There are many, many examples of this, but the two most prominent are other recent smash-hits which have been received far more positively than Game of Thrones: Stranger Things and Westworld.

Stranger Things is a visually entertaining show featuring talented cute child actors playing a story which is not only pretty shallow ‘monster of the week’ fayre, but even worse, effectively repeats the same story in it’s second series. It dines out on there being a big audience for 80’s nostalgia, and this mixed with the other elements has made it very appealing to a large audience. In terms of the depth or layers of story, it can’t compare with a show like Game of Thrones, for all it’s faults. In fact, nothing is special about it at all, but nevertheless, it is lauded as a great show.

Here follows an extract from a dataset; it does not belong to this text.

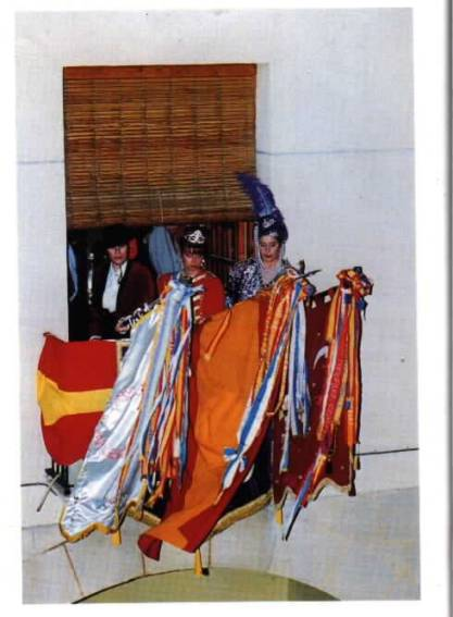 Día del Pregón: "Las abanderadas de las tres comparsas ondean las banderas a los acordes del Himno Nacional"

If you’ve ever read a ‘philosophy for beginners’ book or taken a beginners philosophy class, or even if you haven’t, you will be familiar with the major themes of Westworld. Part of my lack of reaction to Westworld is that it is fundamentally not a human story, it is about, almost exclusively, robots and artificial intelligence. This is, admittedly, a personal bias, and even though a story featuring artificial life forms can meaningfully reflect on human life, this show does not. Again, it is interesting visually, and certainly not poorly made or acted while trying to elucidate on the nature of consciousness, self-determination, and sentience. Critics and online reactors fall over themselves to laud this aspect of the show like that’s anything, frankly speaking, original, interesting, or particularly intellectual. It relies very heavily on countless timelines and the fact that anyone could end up being revealed as a robot, or ‘host’. When you do this, no action really has impactful consequences because any action can always be overturned with a plot twist. The risks and the stakes are low. It tells the story in it’s stylised way, while still effectively playing it down the middle, and again, this can be enough to establish it as a quality show.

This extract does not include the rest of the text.